▶ **YOUR INSTRUCTIONS**
The answer must consist solely of the lines from the line with "Der Aargau nach" to the final line of the data below, reproduced exactly, pictures omitted.

▶ **LISTED ENTRIES**
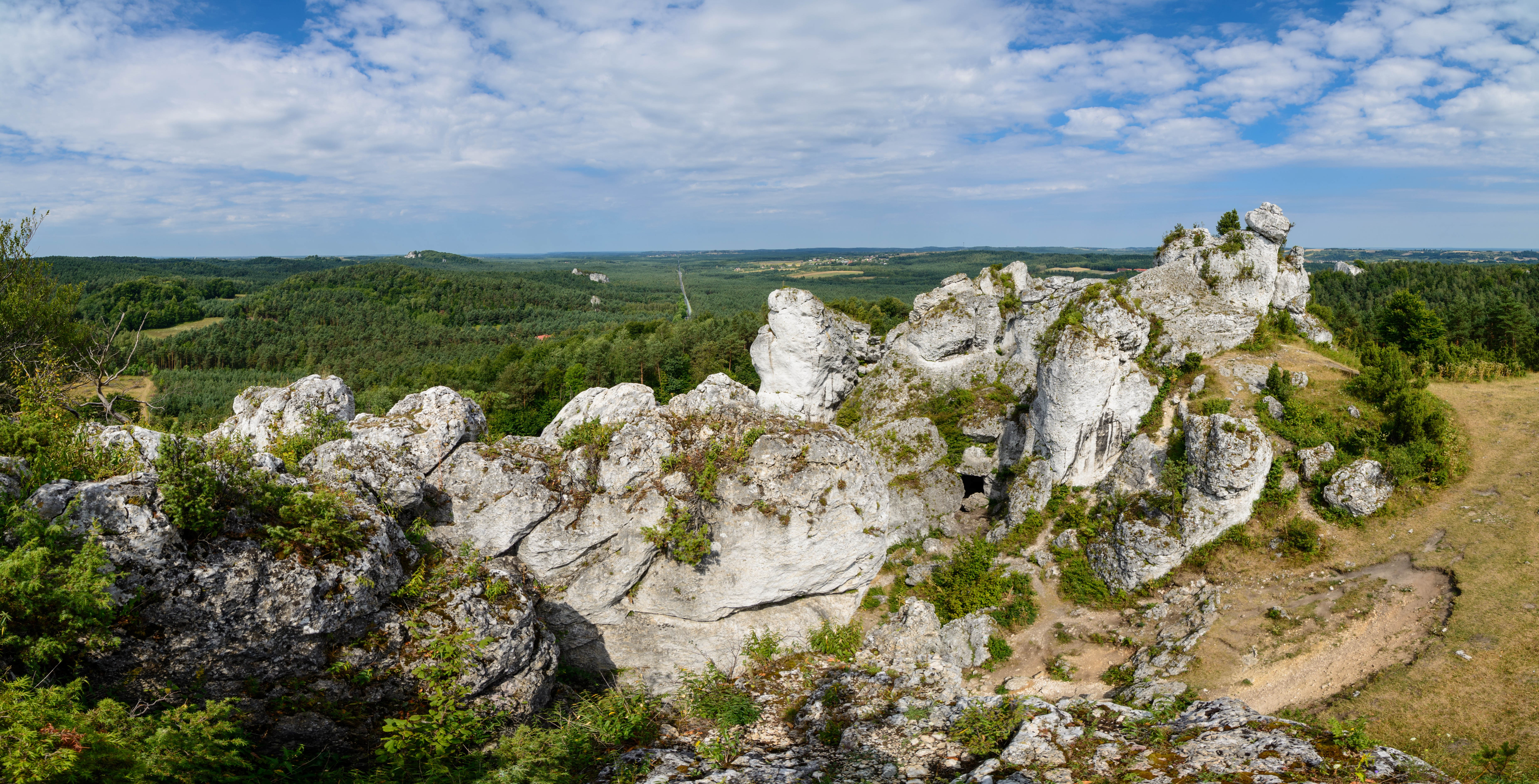 Formacje skalne w rezerwacie Góra Zborów.
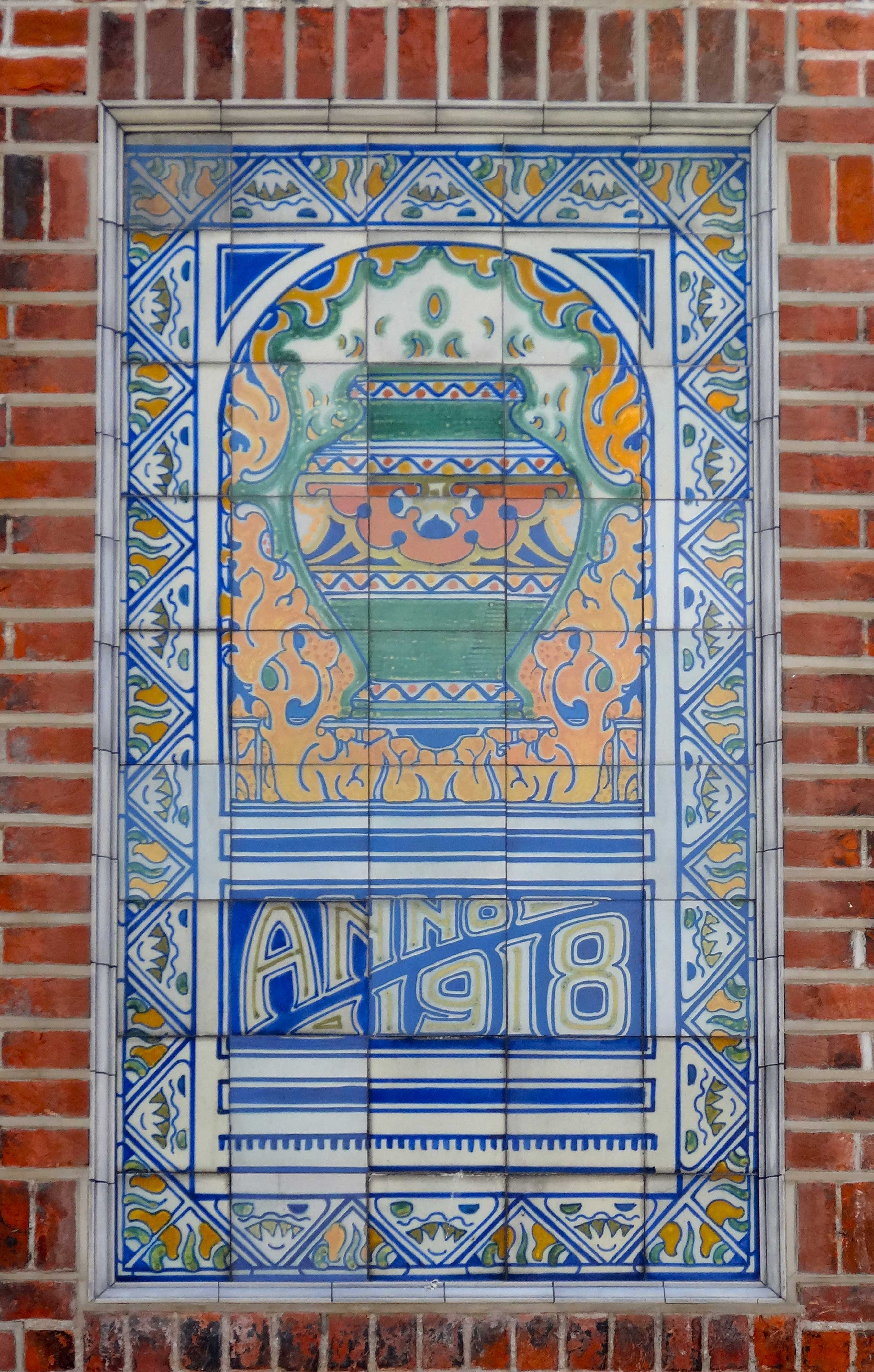 Tegeltableau in neo-renaissancestijl, van de voormalige plateelbakkerij Zuid-Holland waarschijnlijk gemaakt in 1918 en ontworpen door Daniël Harkink (1862-1953), tekenaar en plateelschilder bij Plazuid. Voorstelling: Pot met eeuwige vlam
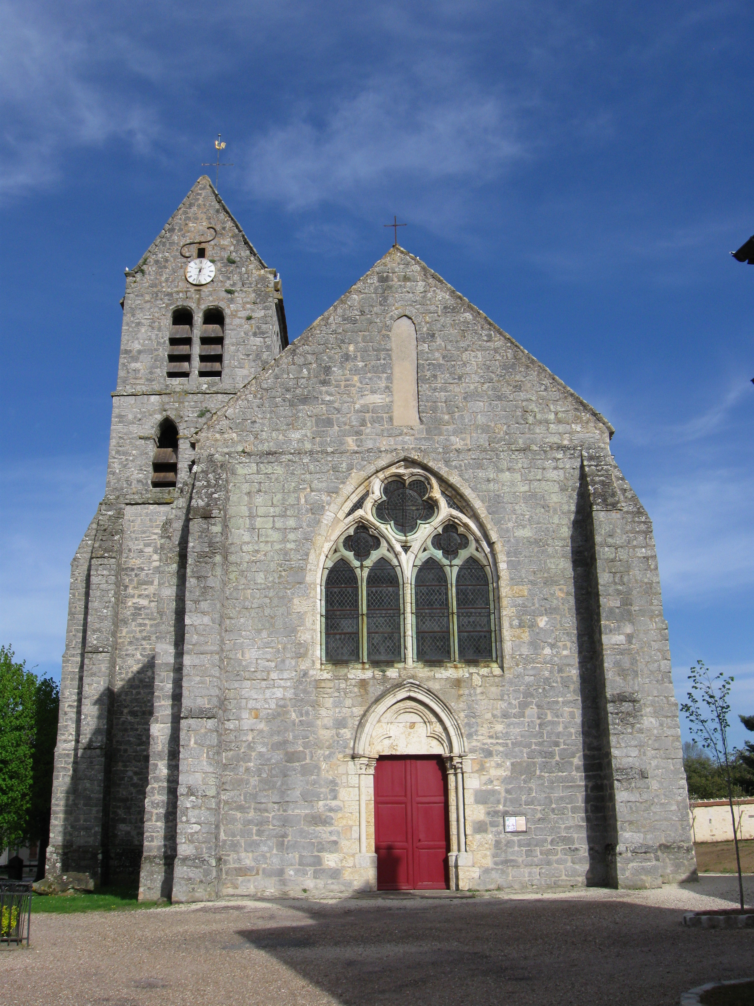 Église Saint-Étienne de Villiers-sous-Grez. (département de la Seine et Marne, région Île-de-France).
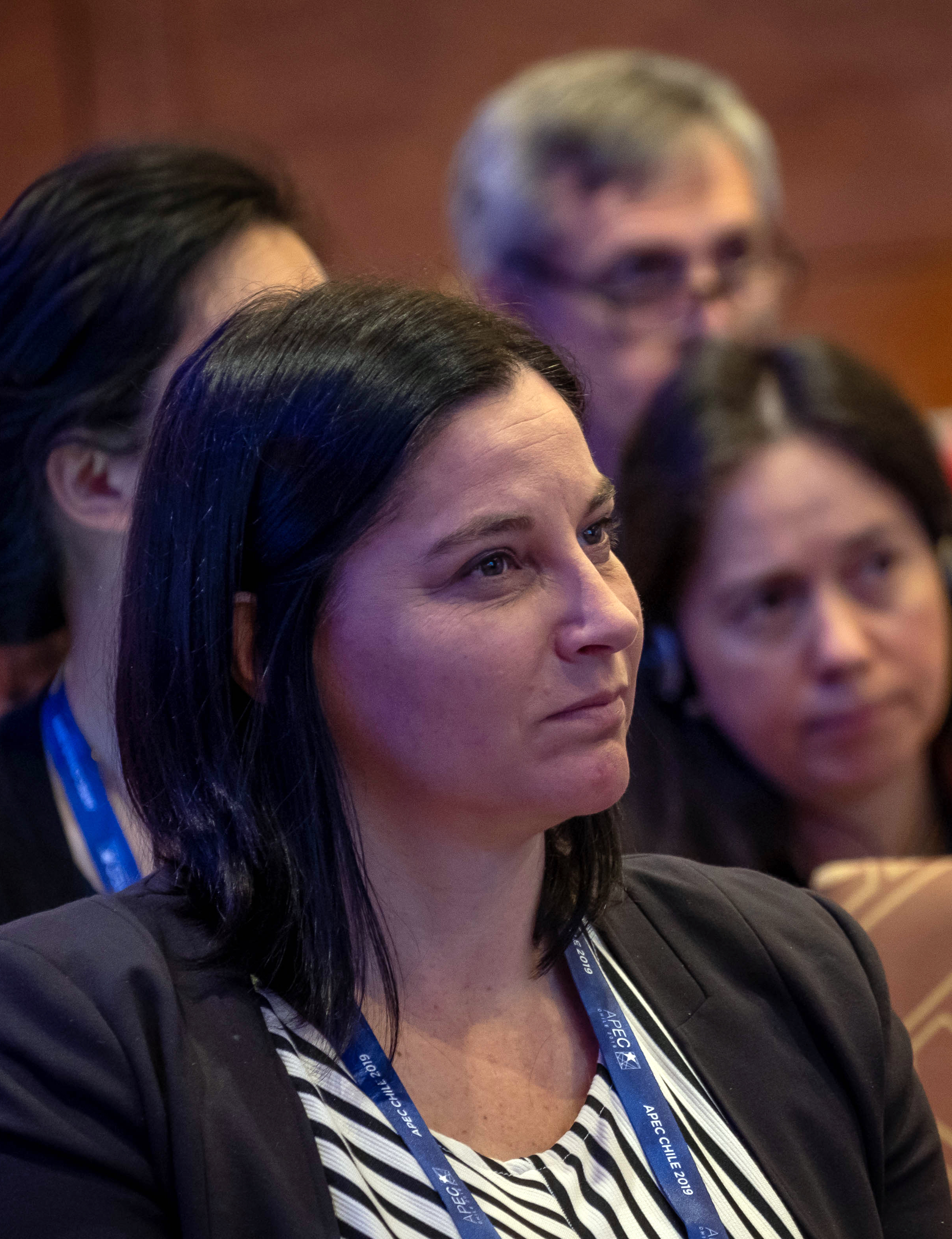 Abogada chilena, comisionada de la Comisión para el Mercado Financiero
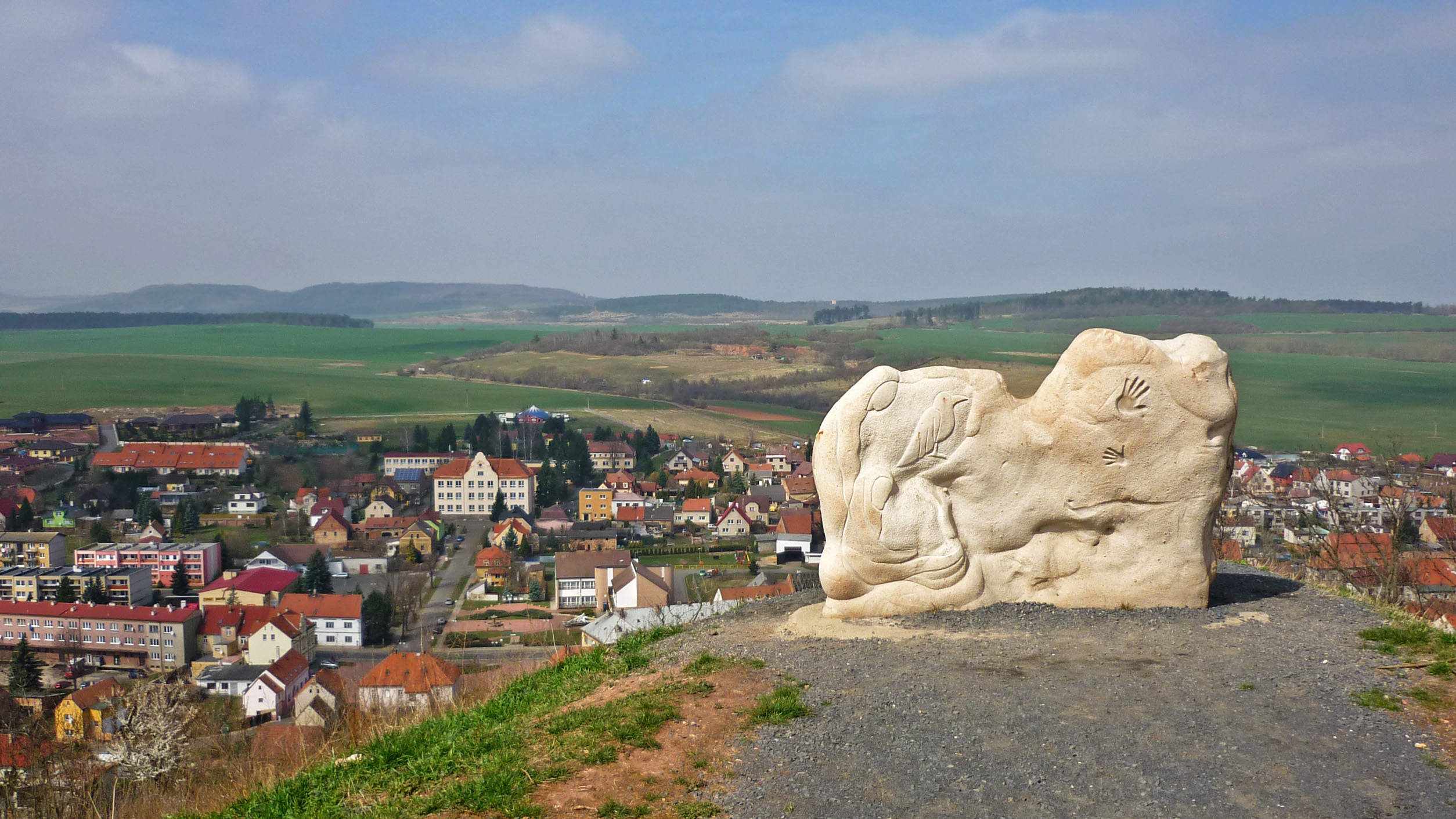 Blick von der Schillerwarte auf Kriegern (Kryry)
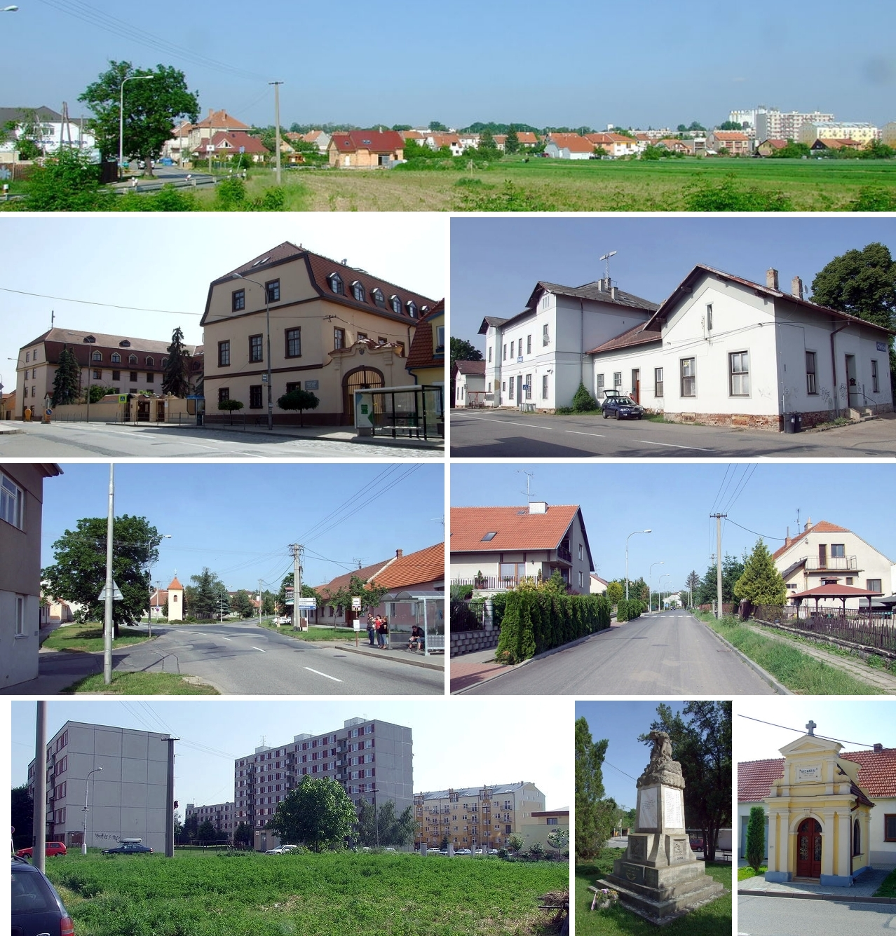 Brno-Chrlice, vyfotografované od západu Brno-Chrlice - kaplička v Zámecké ulici Brno-Chrlice - pomník obětem 2. světové války na Chrlickém náměstí Brno-Chrlice - Břetislavova ulice Brno-Chrlice - Chrlický zámek Brno-Chrlice - křižovatka ulic Zámecké a Ernsta Macha Brno-Chrlice - panelové sídliště Brno-Chrlice - vlakové nádraží
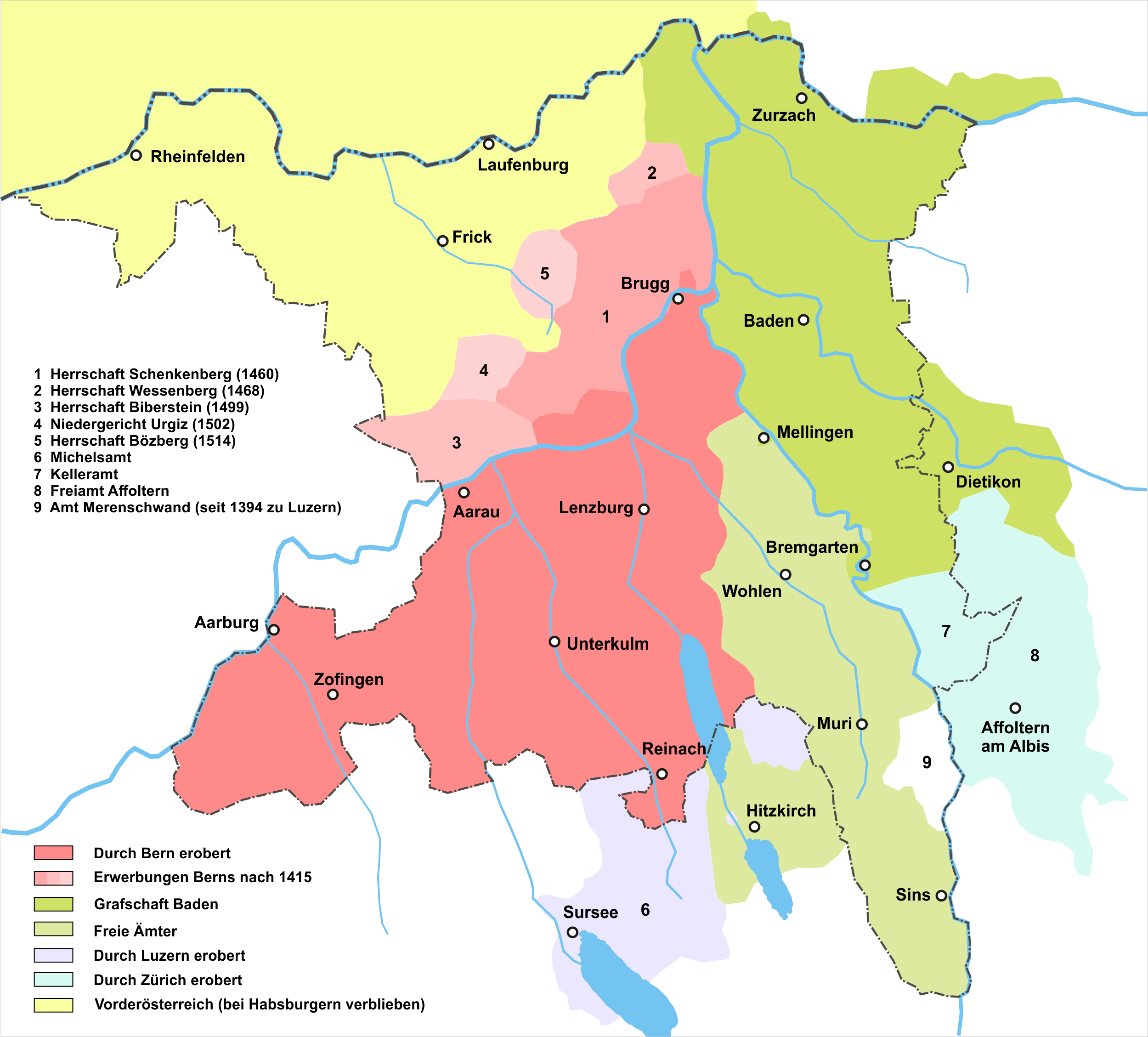 Der Aargau nach der Eroberung durch die Eidgenossen im Jahr 1415 basierend auf der der Vorlage File:Aargau 1415.png
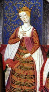 Imagen de Isabel de Castilla en el Rimado de la Conquista de Granada.
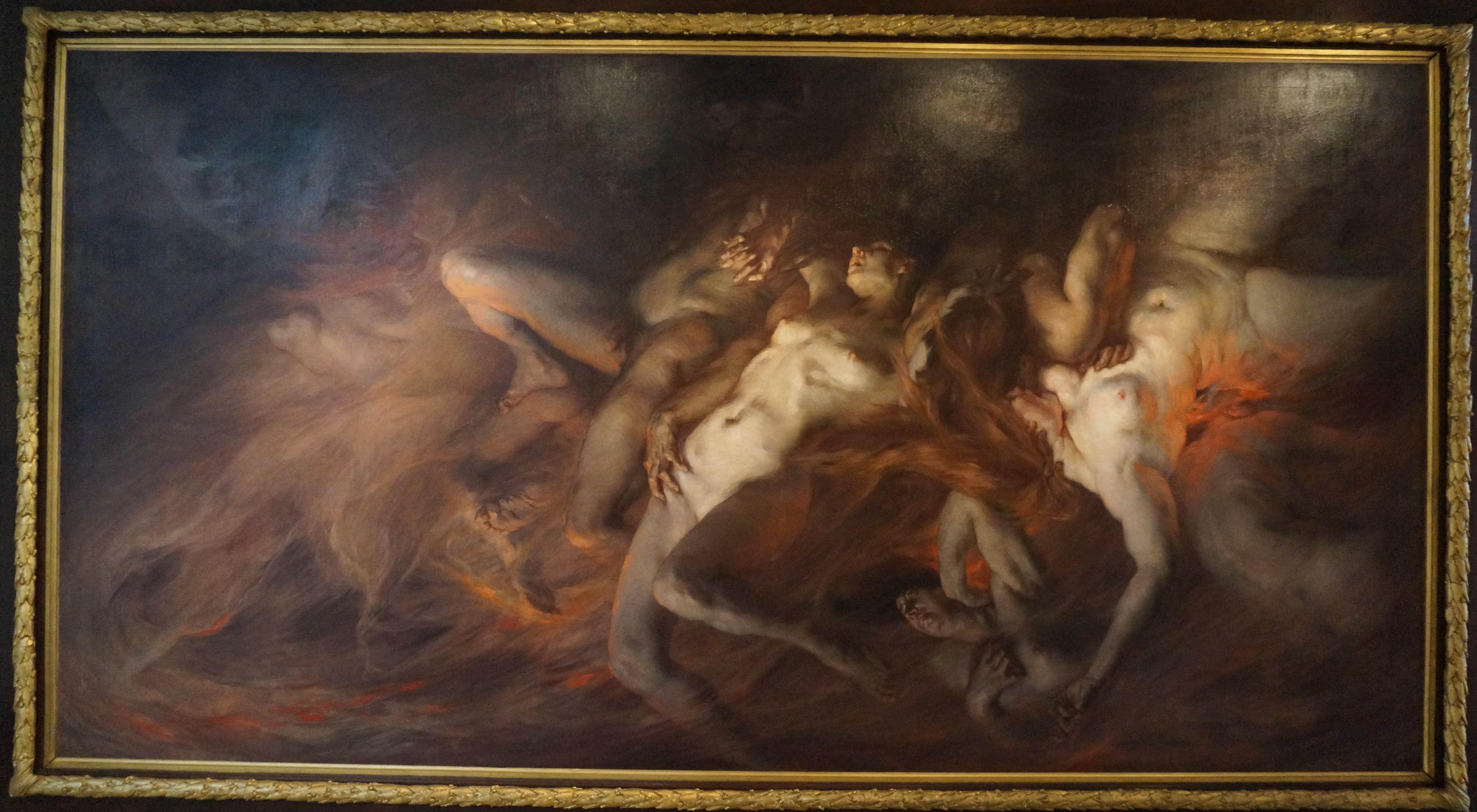 de Victor Prouvé au musée des Beaux-Arts de Nancy. Exposé au salon de 1889, huile sur toile.

▶ **ANSWER SPACE**
 Der Aargau nach der Eroberung durch die Eidgenossen im Jahr 1415 basierend auf der der Vorlage File:Aargau 1415.png
 Imagen de Isabel de Castilla en el Rimado de la Conquista de Granada.
 de Victor Prouvé au musée des Beaux-Arts de Nancy. Exposé au salon de 1889, huile sur toile.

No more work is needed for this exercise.